* _Data records_
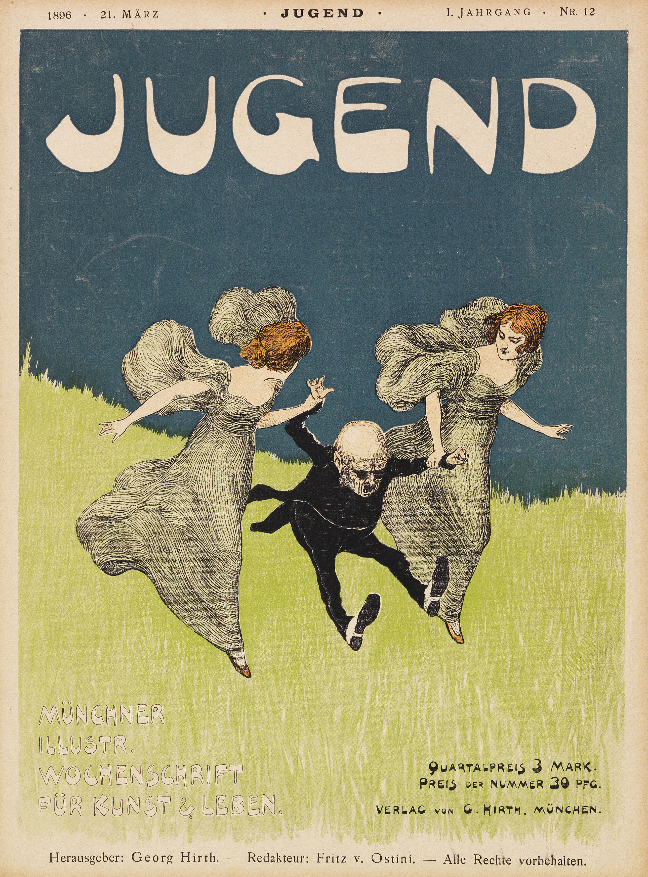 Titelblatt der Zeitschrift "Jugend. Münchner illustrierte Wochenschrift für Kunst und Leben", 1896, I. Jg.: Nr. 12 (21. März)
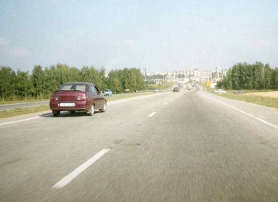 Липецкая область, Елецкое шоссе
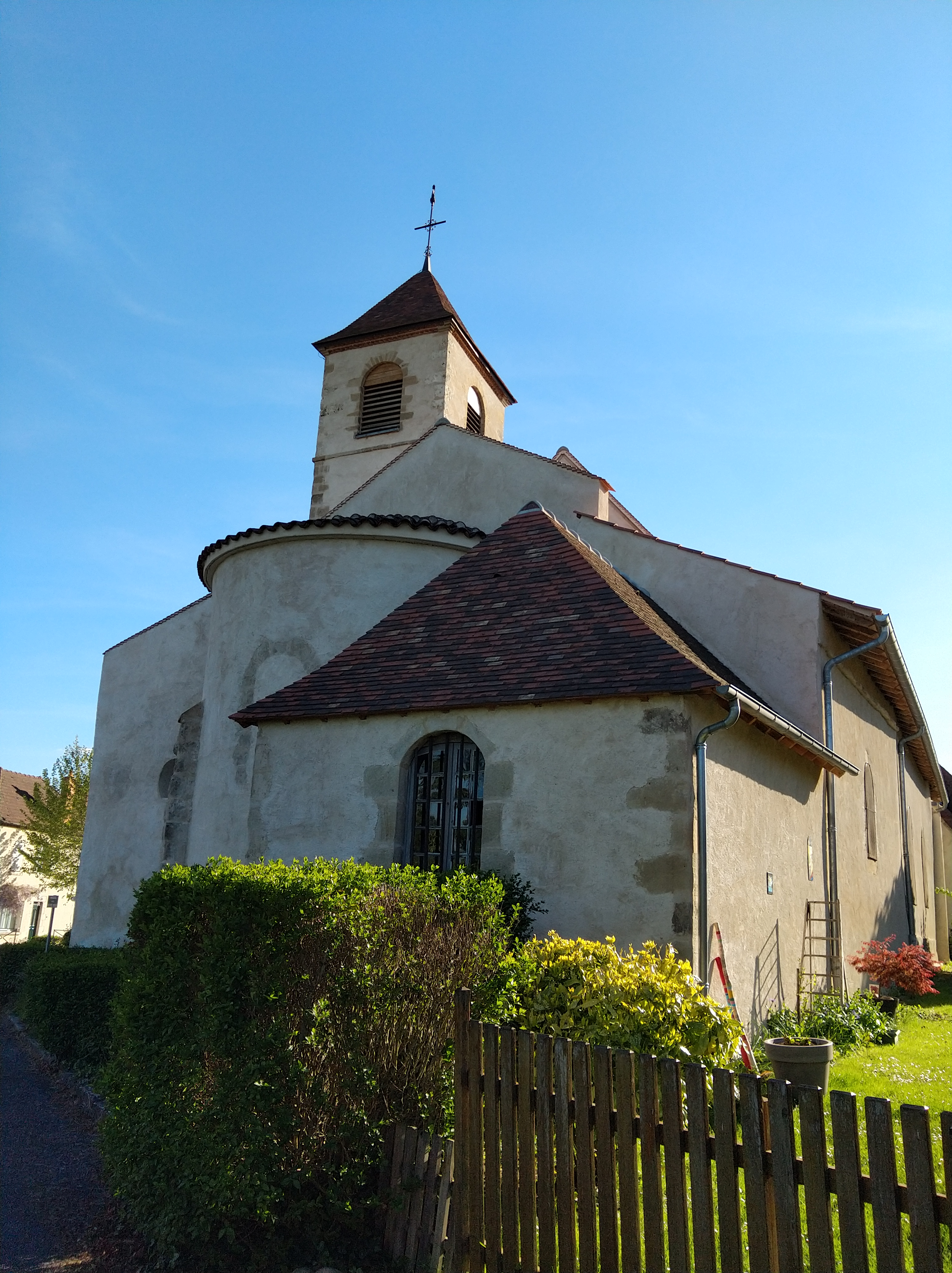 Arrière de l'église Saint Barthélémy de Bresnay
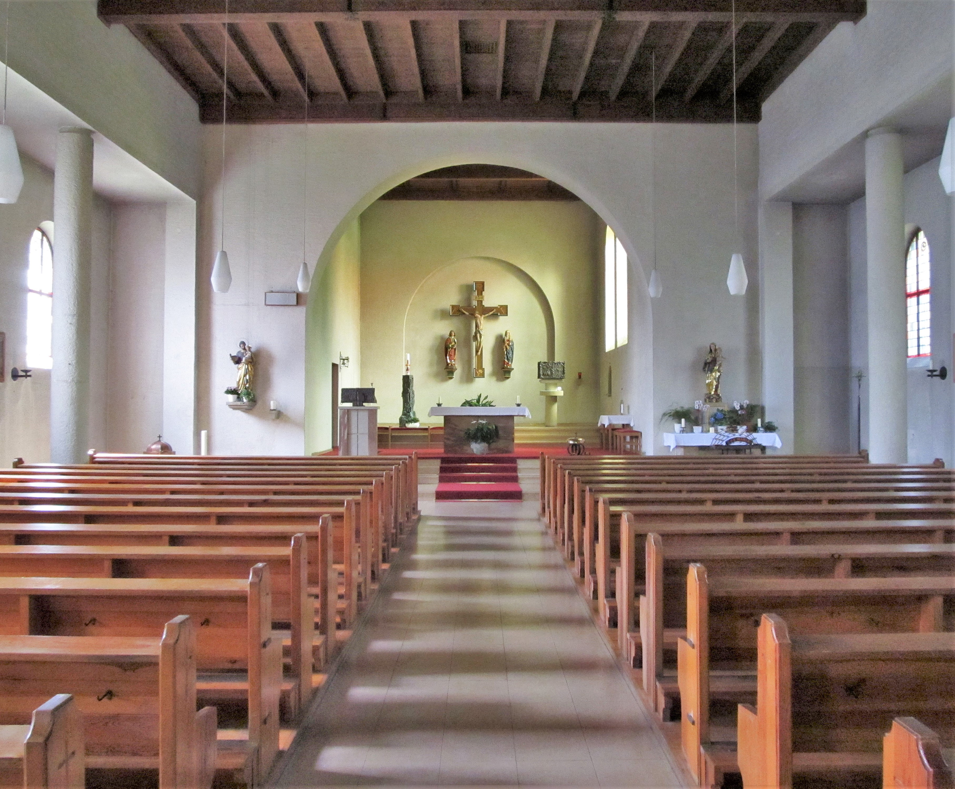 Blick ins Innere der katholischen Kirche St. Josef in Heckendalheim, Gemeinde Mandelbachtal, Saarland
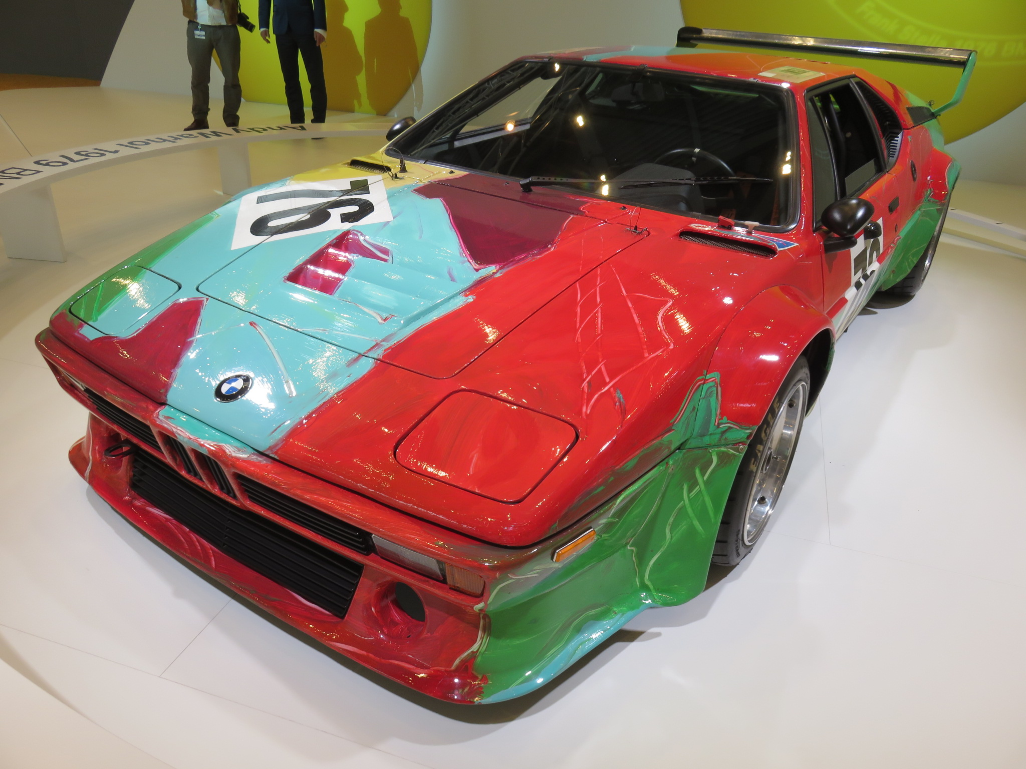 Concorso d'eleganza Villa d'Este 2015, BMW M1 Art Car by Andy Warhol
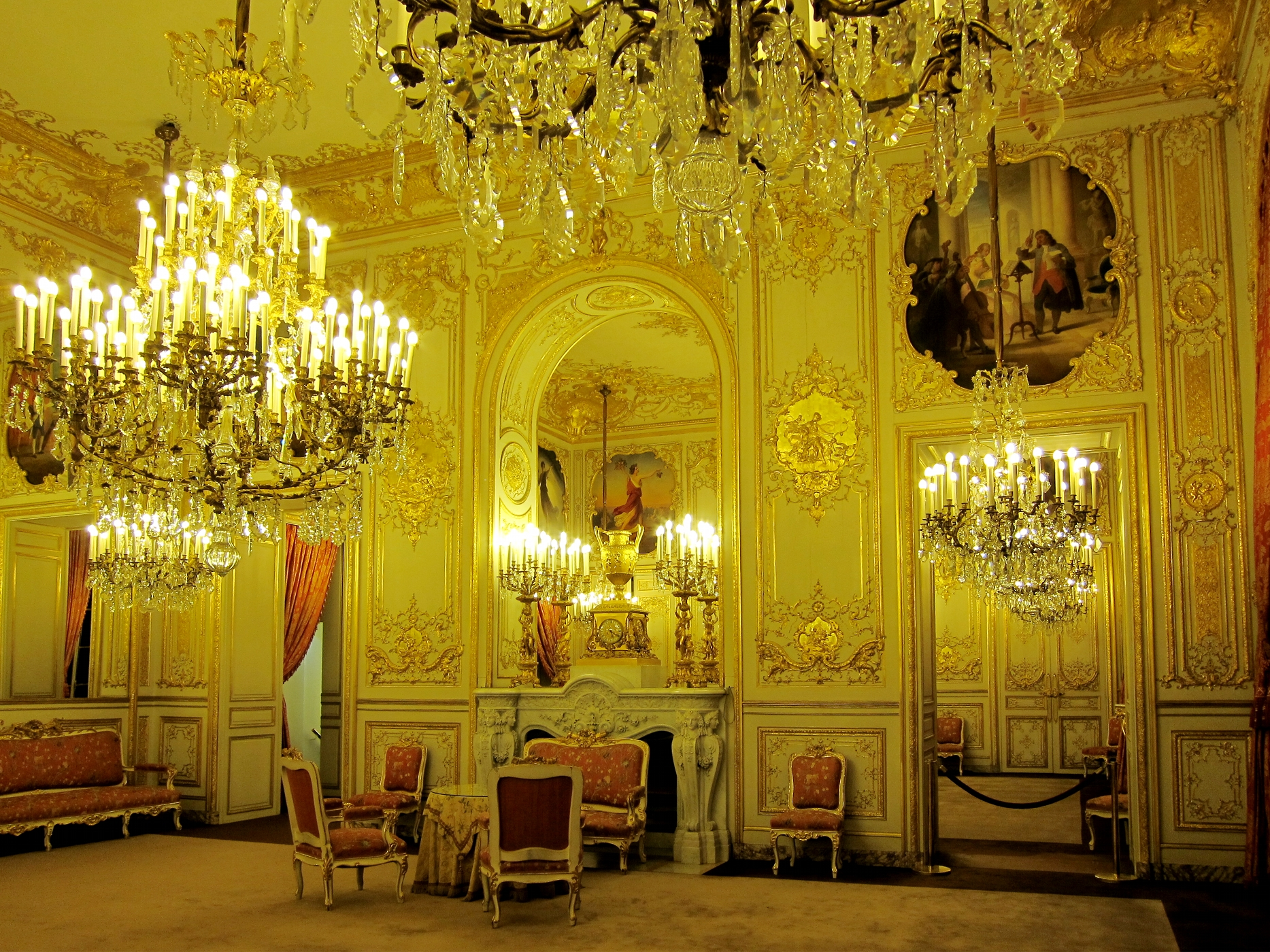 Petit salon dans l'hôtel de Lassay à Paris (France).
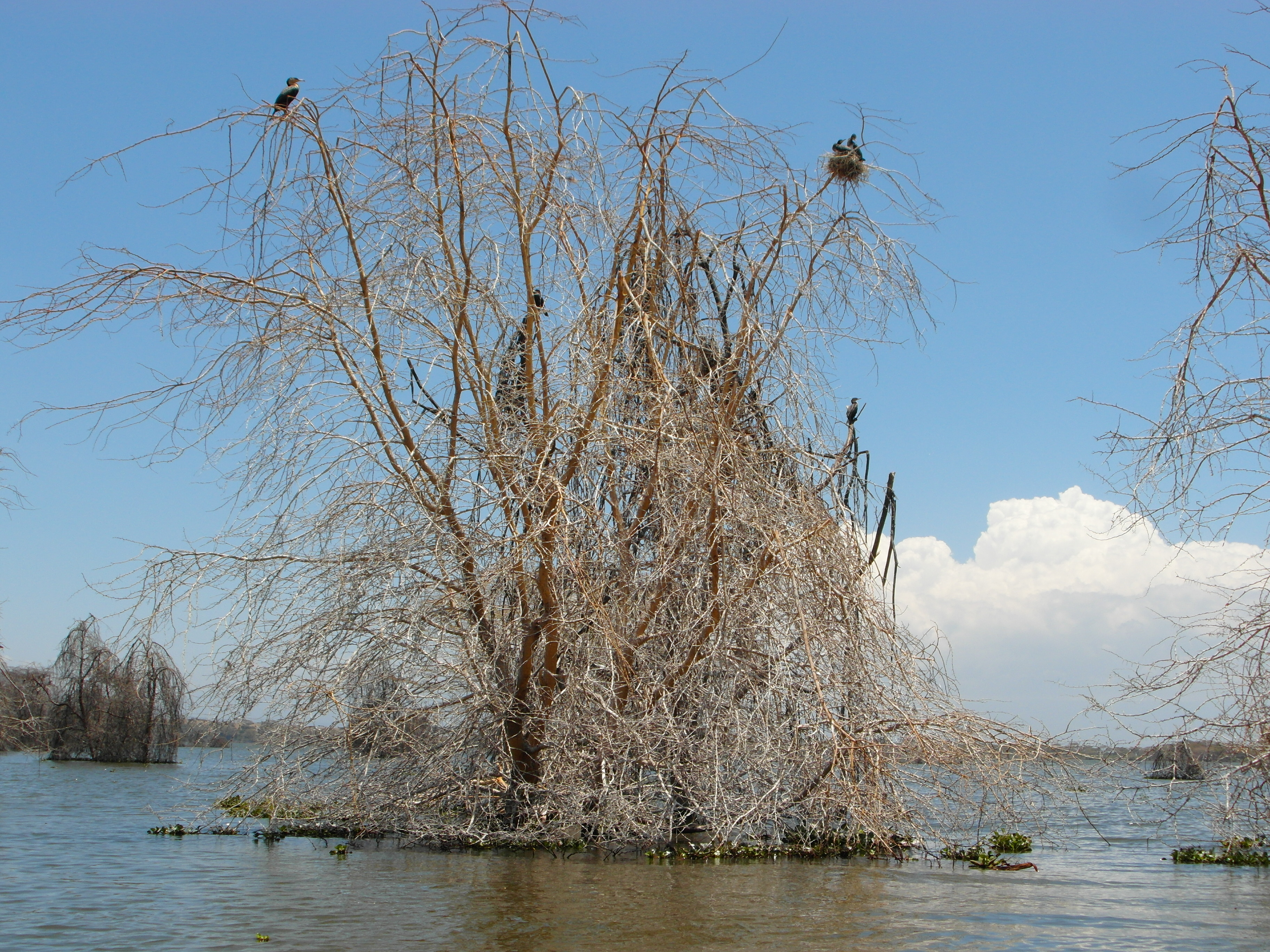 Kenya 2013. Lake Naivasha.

* _What is expected_
I need the lines from the line containing "Липецкая область, Елецкое шоссе" through the final line of the listing duplicated exactly, both ends included, with no pictures and nothing else.

* _Reply_
 Липецкая область, Елецкое шоссе
 Arrière de l'église Saint Barthélémy de Bresnay
 Blick ins Innere der katholischen Kirche St. Josef in Heckendalheim, Gemeinde Mandelbachtal, Saarland
 Concorso d'eleganza Villa d'Este 2015, BMW M1 Art Car by Andy Warhol
 Petit salon dans l'hôtel de Lassay à Paris (France).
 Kenya 2013. Lake Naivasha.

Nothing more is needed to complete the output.